📜 ⬆️ ⬇️

Extensible Postgres


At the last PGConf.Russia there was a report about the expansion of MobilityDB , and Andrei Borodin proposed the idea of expanding the methods of the indices for the task.


I will continue the theme with the Postgres extension for the problem being solved on the example of the extension made within the HighLoad Cup 2018, the code is available on GithHub . On Habré there is already an article from blackmaster . The extension adds two types with support for btree and GIN indexes.


Initial scheme:


CREATE TABLE accounts ( id INTEGER PRIMARY KEY, email VARCHAR(100) UNIQUE, fname SMALLINT, sname VARCHAR(50), phone VARCHAR(16) UNIQUE, birth TIMESTAMP NOT NULL, country SMALLINT, city SMALLINT, email_domain SMALLINT, joined TIMESTAMP NOT NULL, status status, sex sex NOT NULL, interests SMALLINT[], premium tsrange, likes_ids INTEGER[], likes_tss INTEGER[], CHECK ( joined >= '01.01.2011'::timestamp ), CHECK ( joined <= '01.01.2018'::timestamp ) ); CREATE INDEX IF NOT EXISTS interests_ids_index ON accounts USING GIN(interests); 

The number of entries is 1,300,000 , and the dimensions of the relationship of interest are:


relationsize
accounts598 MB
accounts_email_key54 MB
accounts_phone_key32 MB
accounts_pkey28 MB
interests_ids_index8072 kB

The final scheme:


 CREATE UNLOGGED TABLE accounts ( id INTEGER PRIMARY KEY, email VARCHAR(100) UNIQUE, fname SMALLINT, sname VARCHAR(50), phone phone UNIQUE, birth TIMESTAMP NOT NULL, country SMALLINT, city SMALLINT, email_domain SMALLINT, joined TIMESTAMP NOT NULL, status status, sex sex NOT NULL, interests bit128, premium tsrange, likes_ids INTEGER[], likes_tss INTEGER[], CHECK ( joined >= '01.01.2011'::timestamp ), CHECK ( joined <= '01.01.2018'::timestamp ) ); 

Dimensions:


relationold sizenew size
accounts598 MB579 MB
accounts_phone_key32 MB28 MB
accounts_pkey28 MB28 MB
interests_ids_index8072 kB8072 kB

Two types have been added: phone and bit128 .


phone


The phone number looks like 8 (929) 5481819 , the eight can be discarded. Operator code fits into 10 bits, the number is 24 bits, it turns out you need 5 bytes. Not very convenient number due to the alignment of data in memory. The question of how best to lay data in 5, 6 or 8 bytes, the answer can only give tests.

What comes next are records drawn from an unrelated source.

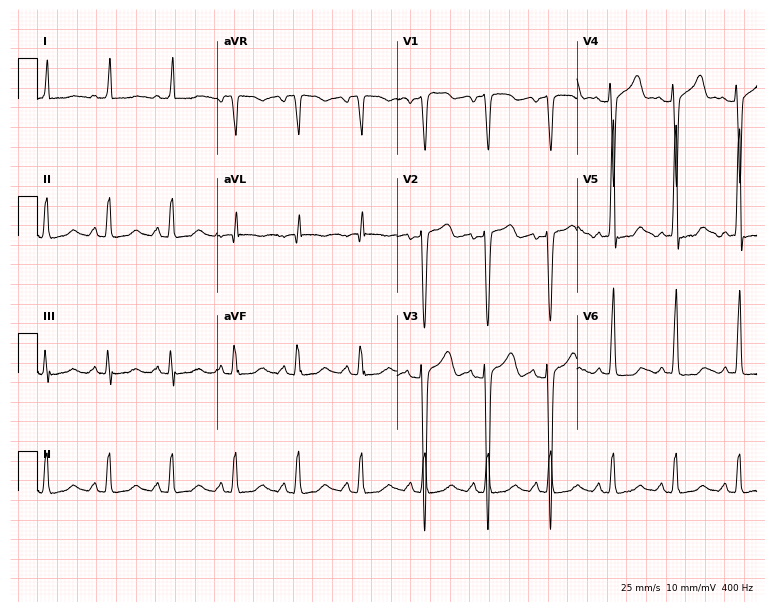
12-lead ECG from a 60-year-old male. Screened for six findings — first-degree AV block, right bundle branch block, left bundle branch block, sinus bradycardia, atrial fibrillation, sinus tachycardia — none is recorded. Findings outside these six are not listed.
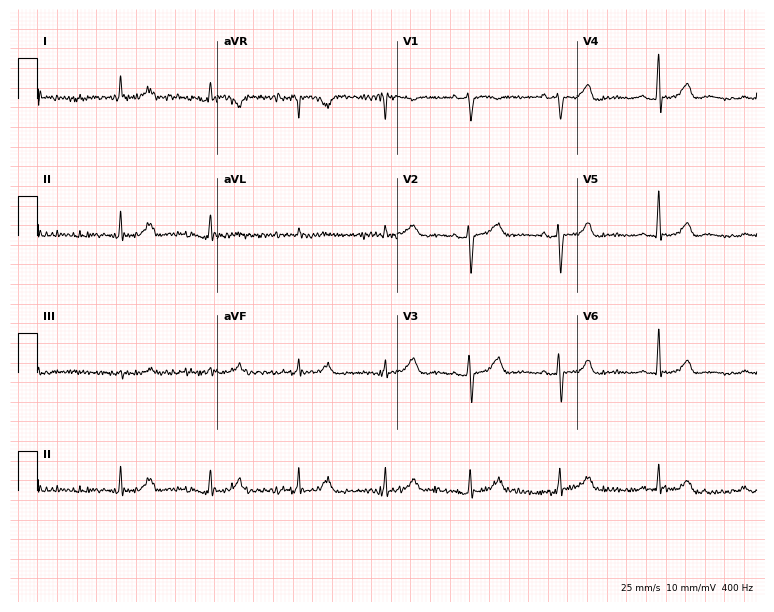
Electrocardiogram, a 73-year-old female patient. Of the six screened findings (first-degree AV block, right bundle branch block, left bundle branch block, sinus bradycardia, atrial fibrillation, sinus tachycardia), none is recorded.
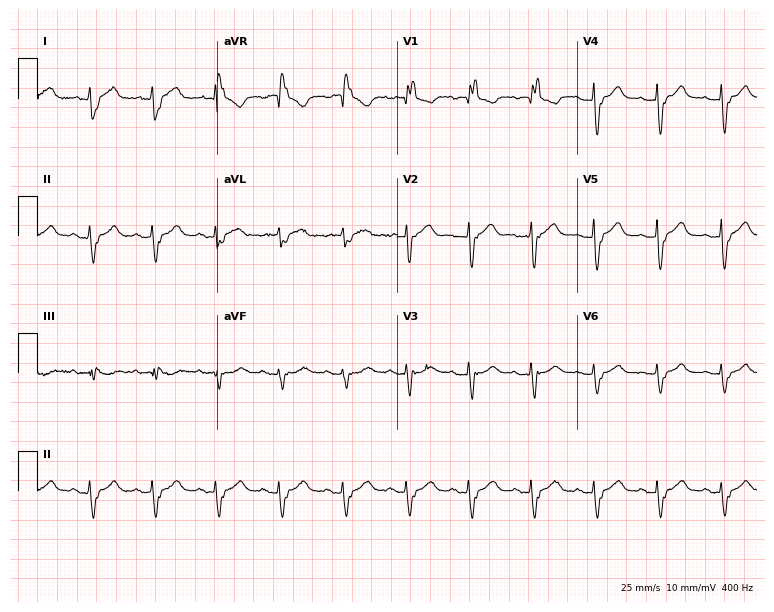
12-lead ECG (7.3-second recording at 400 Hz) from a female patient, 86 years old. Findings include right bundle branch block (RBBB).
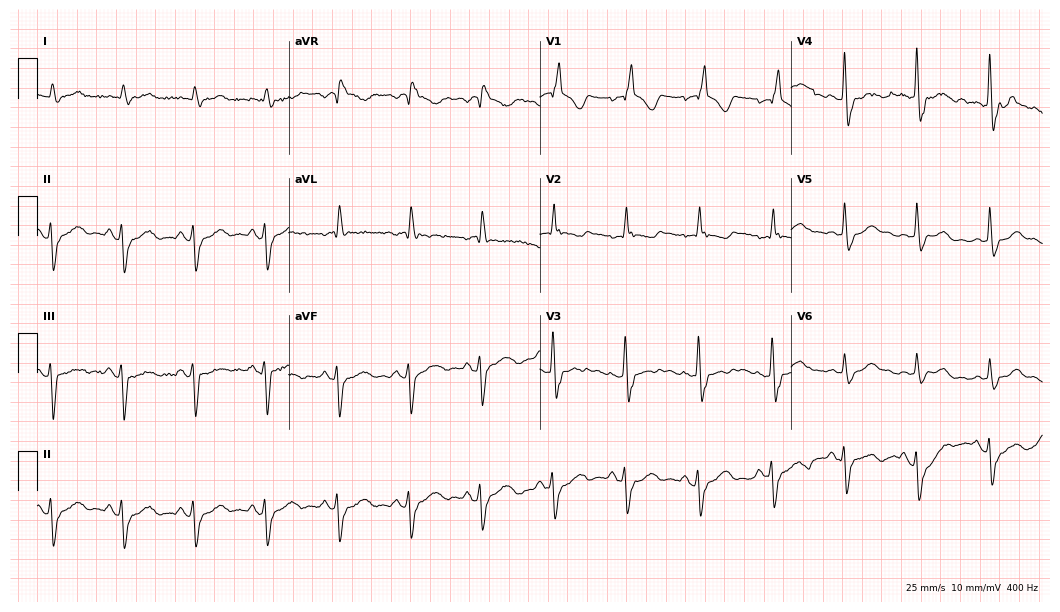
12-lead ECG from a male, 86 years old. Findings include right bundle branch block (RBBB).
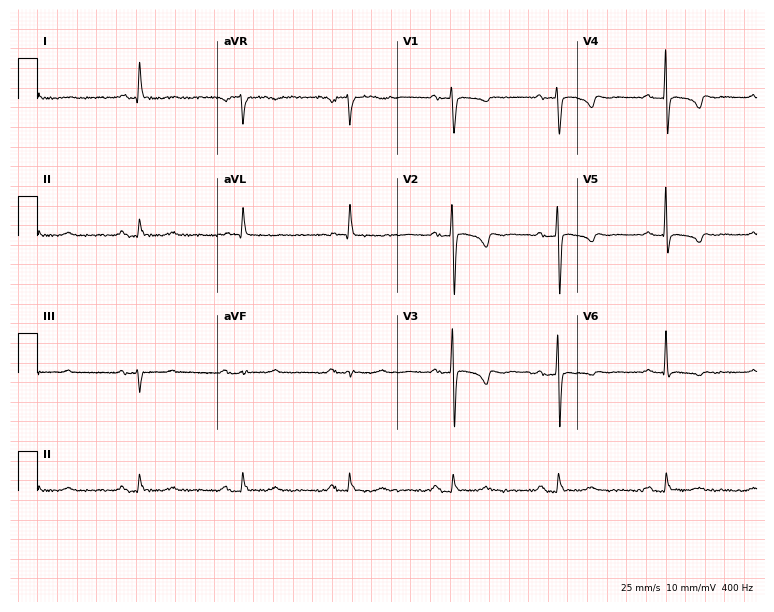
Standard 12-lead ECG recorded from a 75-year-old woman. The tracing shows first-degree AV block.
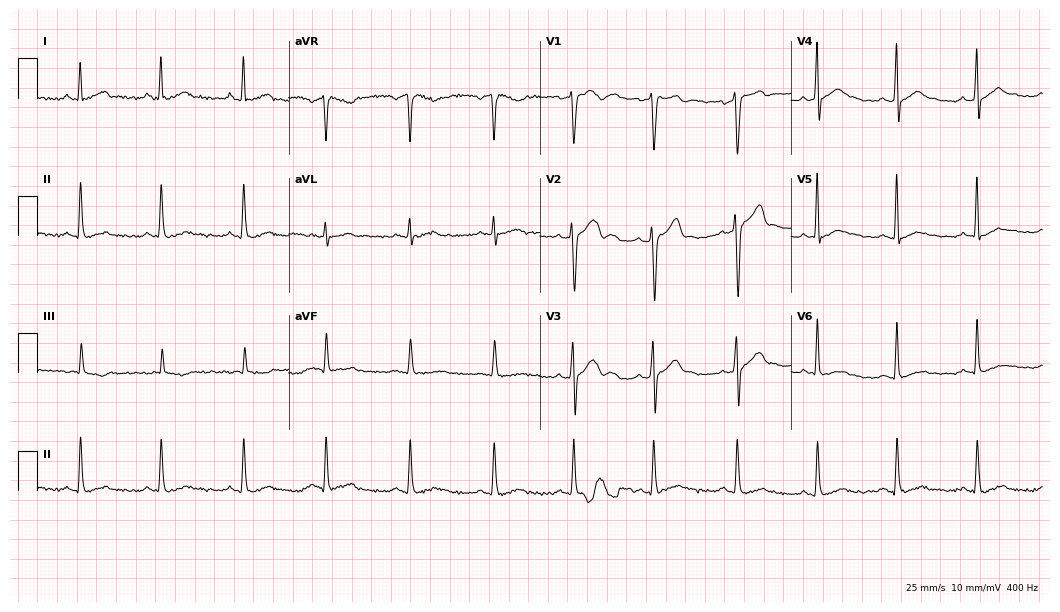
ECG — a female patient, 29 years old. Screened for six findings — first-degree AV block, right bundle branch block (RBBB), left bundle branch block (LBBB), sinus bradycardia, atrial fibrillation (AF), sinus tachycardia — none is recorded.
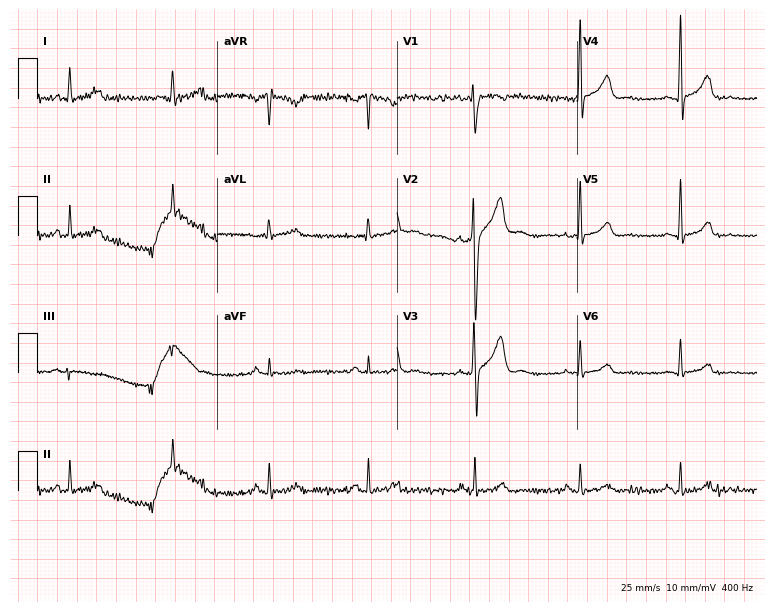
12-lead ECG (7.3-second recording at 400 Hz) from a 30-year-old man. Labelled as a normal ECG.
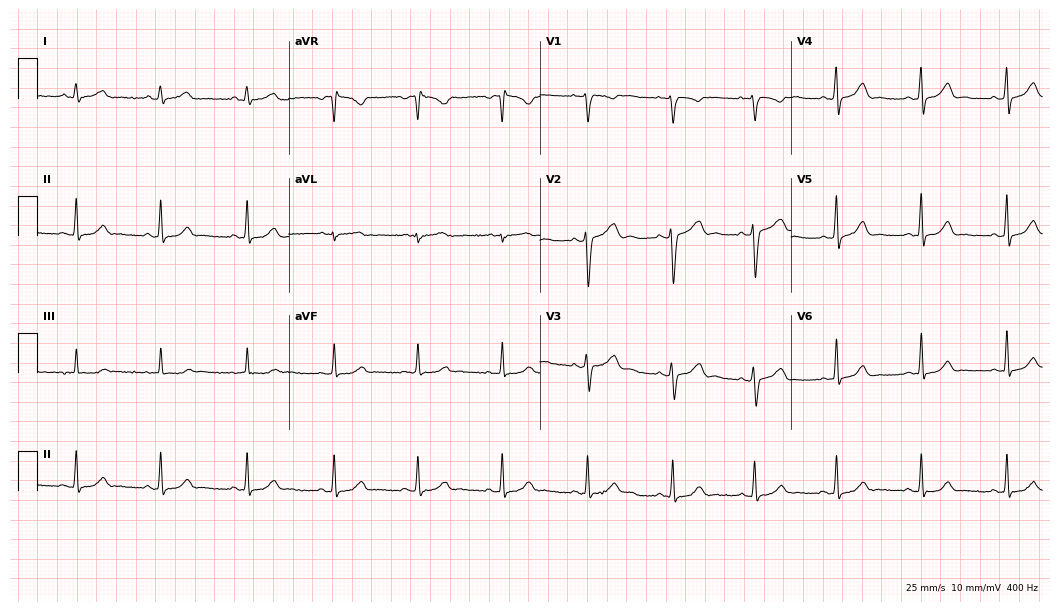
Resting 12-lead electrocardiogram. Patient: a woman, 23 years old. None of these six findings is recorded: first-degree AV block, right bundle branch block (RBBB), left bundle branch block (LBBB), sinus bradycardia, atrial fibrillation (AF), sinus tachycardia.
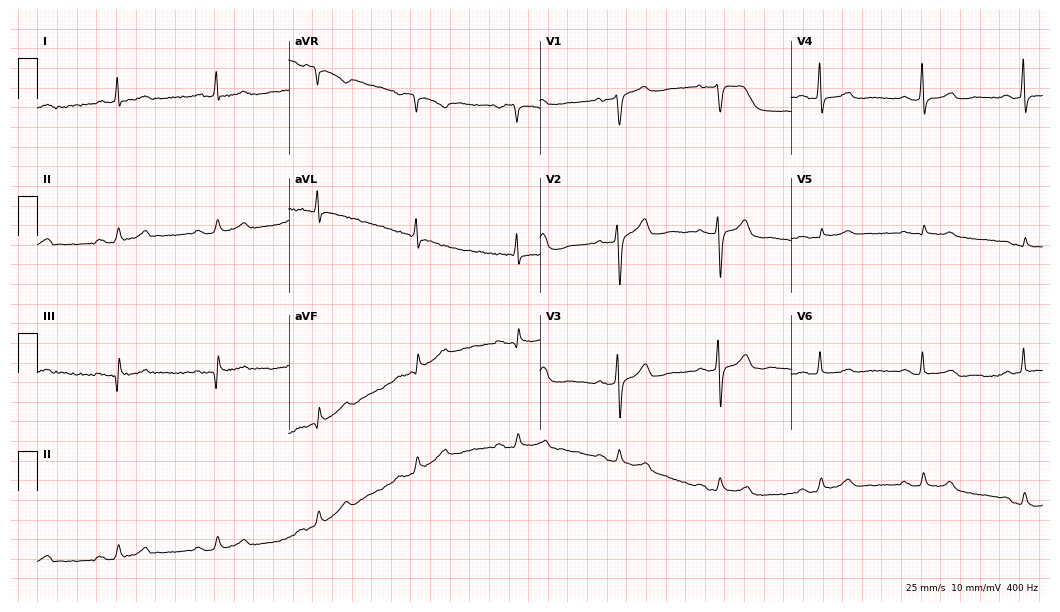
Standard 12-lead ECG recorded from a 77-year-old woman. Read as a normal ECG.

If you follow the example of the documentation, you need a little bit. Determine the type:


 class Phone : public PAllocNew<Phone> { public: bool fromCString(char* str) noexcept; char* toCString() const noexcept; int code() const noexcept; bool operator==(const Phone& b) const noexcept; bool operator<(const Phone& b) const noexcept; bool operator<=(const Phone& b) const noexcept; bool operator>(const Phone& b) const noexcept; bool operator>=(const Phone& b) const noexcept; private: uint64_t m_data = 0; }; #define GETARG_PHONE(x) reinterpret_cast<Phone*>(PG_GETARG_POINTER(x)) 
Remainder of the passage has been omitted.